Inability to handle the NPL portfolio – To begin with, the structure of the NPL portfolio of the Coop was much worse than the rest of the commercial banks. It consisted of mainly housing loans or small business loans with the primary residency or commercial property as the collateral. Given the decisions taken by the MPs regarding the protection of the primary residency or commercial property, not a lot could be done for such loans and thus they did not have much value. One tool that was used by other banks to reduce the NPL portfolio – the Debt-to-Asset swap – for their big commercial customers was not really applicable for the Coop case. Furthermore, one could argue that the Debt-to-Asset swap does not really solve the problem as the banks are left with a huge portfolio of real estate assets on their balance sheet which implies that they will need to find ways to handle such a huge asset (i.e. in essence become a real estate company). A detailed analysis in the report of the handling of NPLs in comparison to other banks could have been very informative.

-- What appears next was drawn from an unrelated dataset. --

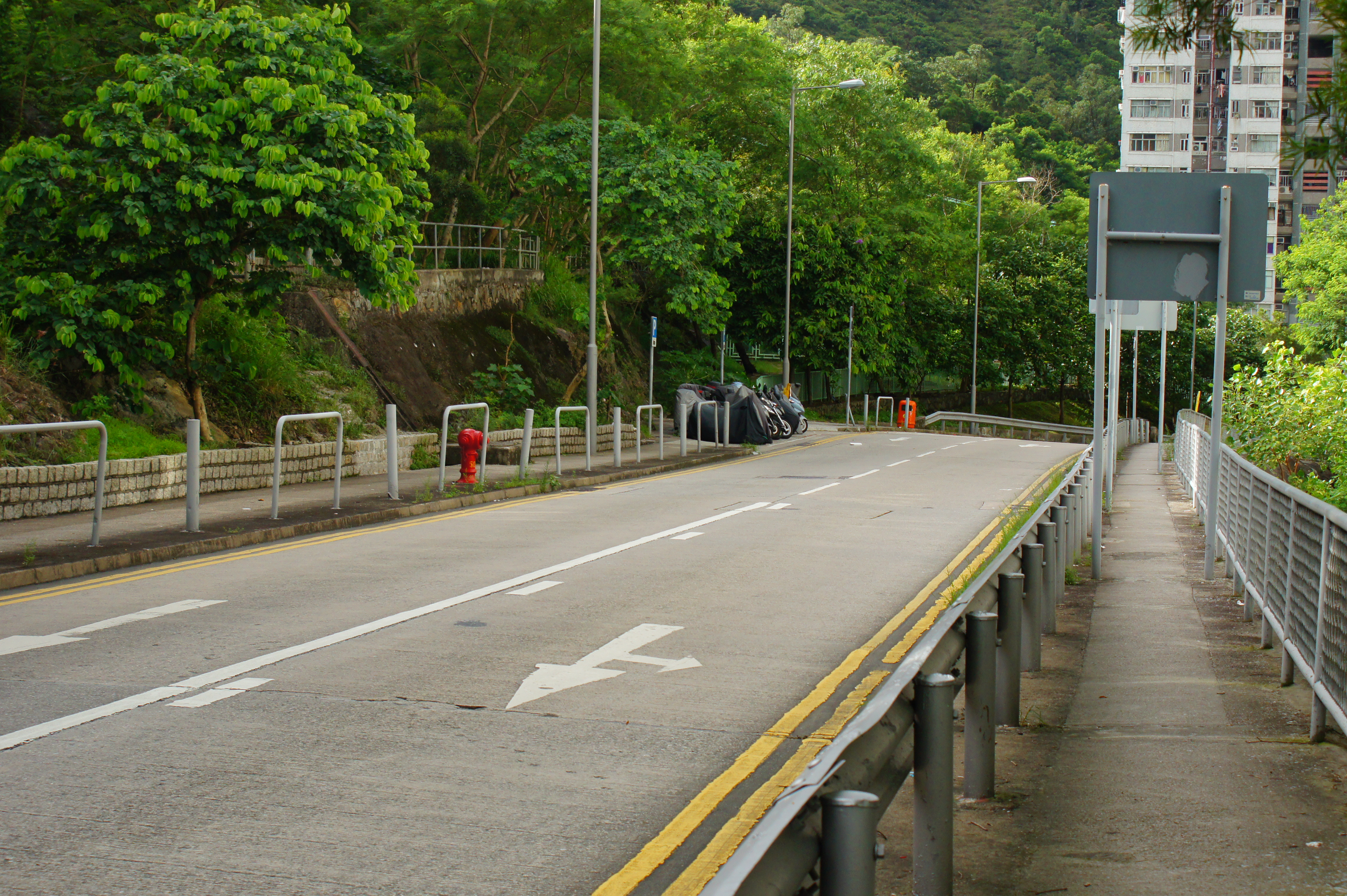 中文（香港）: Tsui Lam Road 翠琳路
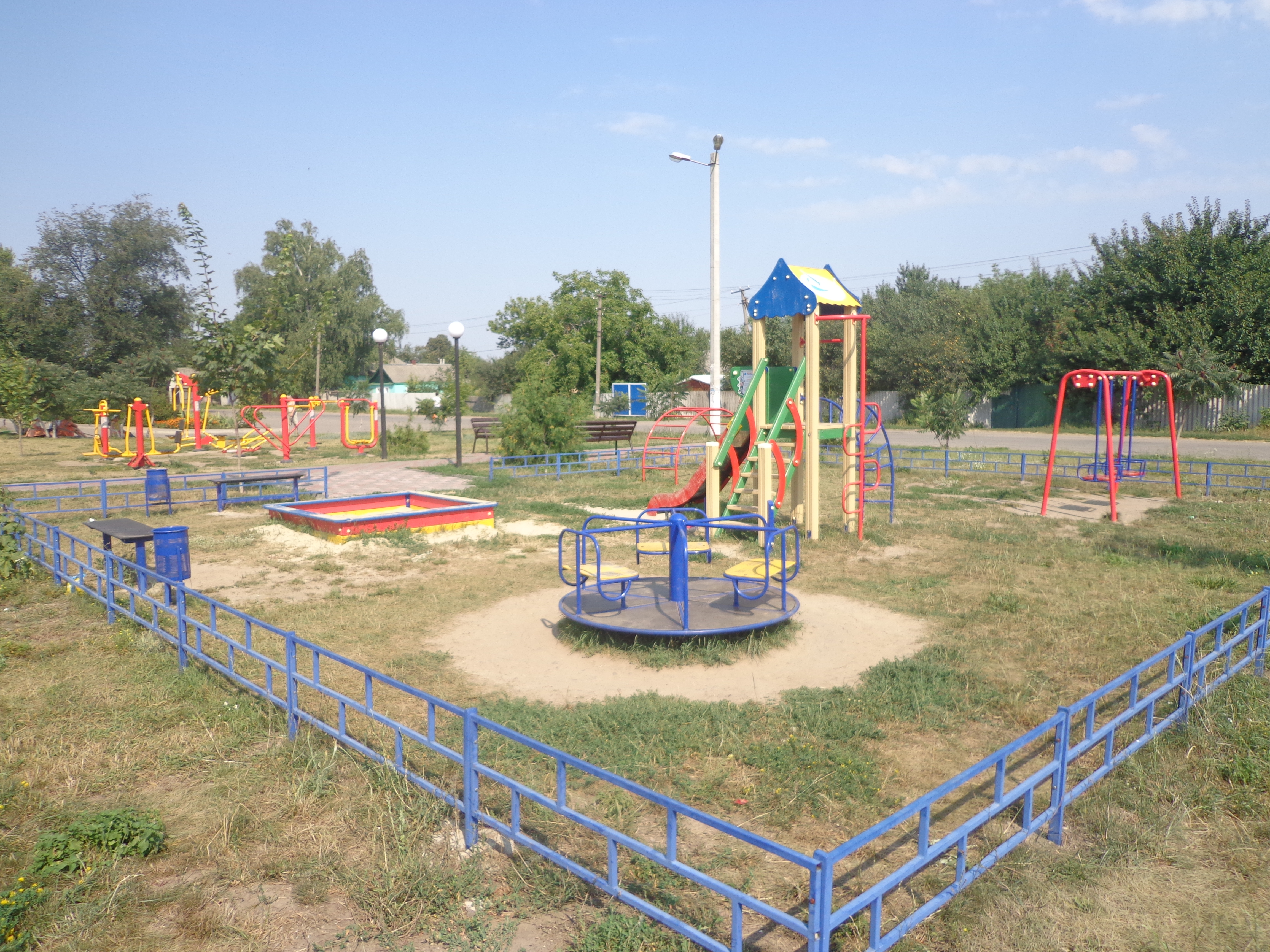 Детская площадка у вокзала. Село Огульцы, Валковский район, Харьковская область, Украина.

  1. Another theme across the report is the loss of capital that the owner (government) has suffered – around €1.7bn in total. My first argument is that the original estimate was done by PIMCO back in 2012 (for the Coop as well as the other banks) and in the process it proved that the capital estimated at that time was not enough for all banks, not just the Coop. As an example, if we take the case of BoC, the bank recapitalized in 2013 by the money from the uninsured depositors and then again in 2014 (with extra €1bn of capital from foreign investors) and by now even the new shareholders suffer a 70% reduction of their investment (let alone the uninsured depositors that were diluted back in 2014)! The inability to show profitability and consequently the loss of capital is unfortunately an indication of the difficult conditions that our banks had to face post-2013.
  2. One area that I feel should have been handled better by the Management of the Coop is the communication aspect of the privatization process. The way and the speed that the Coop evolved last year took many by surprise. I feel better communication was needed at the time, but on the other hand, let’s not forget the huge withdrawals of deposits that happened during that period that caused a “bank-run” and threatened the survival of the bank. Again, this major problem that the bank faced is only slightly mentioned in this investigation.

Concluding with some general comments – a common theme across the report is the incompetence of the Board of Directors and the Senior Management. These are people that took the huge risk of handling a very difficult situation back in 2013, and I am certain that they had the best intentions for the Coop. Mistakes have certainly been made, some things obviously could have been handled better, but in any case the outcome, given the circumstances, is not that awful as is portrayed. We should also not forget that the practice of mergers and acquisitions is prevalent nowadays across the whole of the EU banking sector given the very tough regulatory requirements.  As a good example, just recently it was announced that Germany’s two biggest lenders, Commerzbank and Deutche Bank, are in talks for a potential merger because of the difficulties that both are facing, a merge that threatens 30,000 jobs!

I could have written much more about the report (about the Altamira case, the write-off of loans, the privatization plans) but I do not have the necessary space here. Obviously is very difficult in a few pages to analyze such a lengthy document. In any case, my aim here was to highlight a few of my personal thoughts/criticisms related to its conclusions.

Dr. George Theocharides is an Associate Professor of Finance at CIIM – Cyprus International Institute of Management and the Director of the MSc in Financial Services.